SU‐FF‐T‐383: Prescription and Inverse Planning for Biologically Conformal Radiation Therapy

Purpose: It is well known that the spatial biology distribution in tumors and sensitive structures is heterogeneous. Recent progress in biological imaging is making the mapping of this distribution increasingly possible. The purpose of this work is to establish a framework for quantitatively incorporating the spatial biology data into IMRT inverse planning, and to show its advantage in enhancing the TCP while reducing the NTCP. Method and Materials: Based on a LQ model, we derive a general formula for determining the desired dose to each tumor voxel for a biology distribution characterized by the clonogen density, radiosensitivity, and proliferation rate. The desired dose distribution is used as the prescription for inverse planning. An objective function with the voxel‐dependent prescription is constructed with incorporation of the nonuniform dose prescription. The functional unit density distribution in a sensitive structure is also considered phenomenologically when constructing the objective function. Two cases with different known biology distributions are used to illustrate the new formalism.
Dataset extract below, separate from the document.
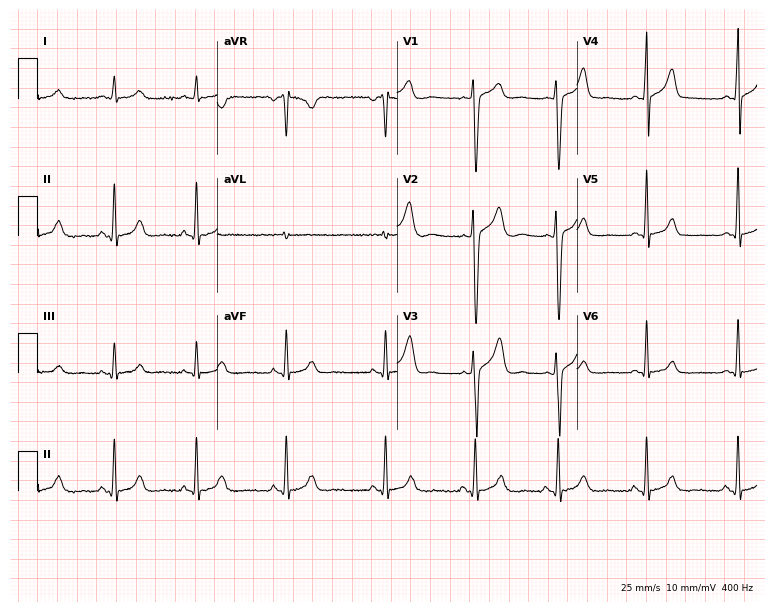
Electrocardiogram, a male, 21 years old. Of the six screened findings (first-degree AV block, right bundle branch block, left bundle branch block, sinus bradycardia, atrial fibrillation, sinus tachycardia), none is recorded.
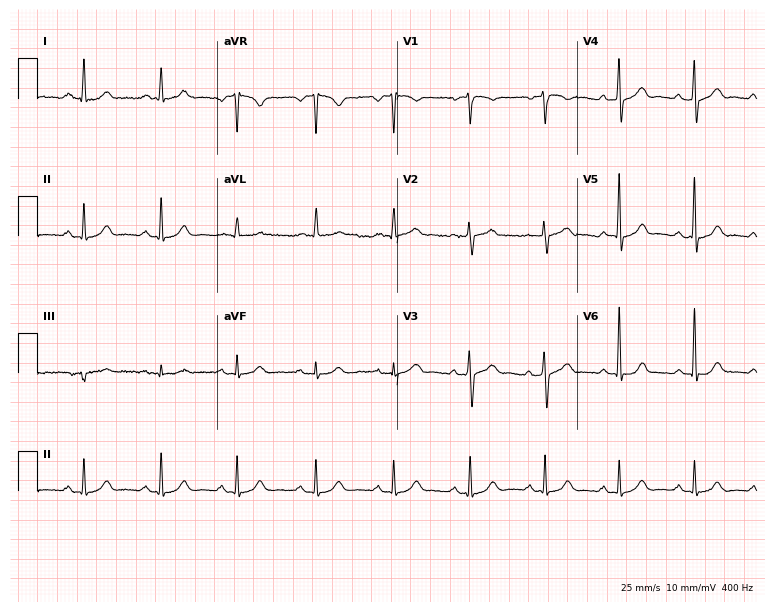
Electrocardiogram, a female, 49 years old. Overall reading on record: normal ECG.

For comparison, treatments with uniform dose prescriptions and simultaneous integrated boost are also planned. The TCP and NTCP are calculated for each type of plans and the superiority of the proposed technique over the conventional dose escalation schemes is demonstrated. Results: Our calculations reveal that it is technically feasible to produce deliberately nonuniform dose distributions with consideration of biological information. Compared with the conventional dose escalation schemes, the new technique generates biologically conformal IMRT plans that significantly improve the TCP while reducing the NTCPs. Conclusion: Biologically conformal radiation therapy (BCRT) incorporates patient specific biological information and provides an outstanding opportunity for us to truly individualize radiation treatment. The proposed formalism lays technical foundation for BCRT and allows us to maximally exploit the technical capacity of IMRT to more intelligently escalate the radiation dose. This work was supported in part by NCI.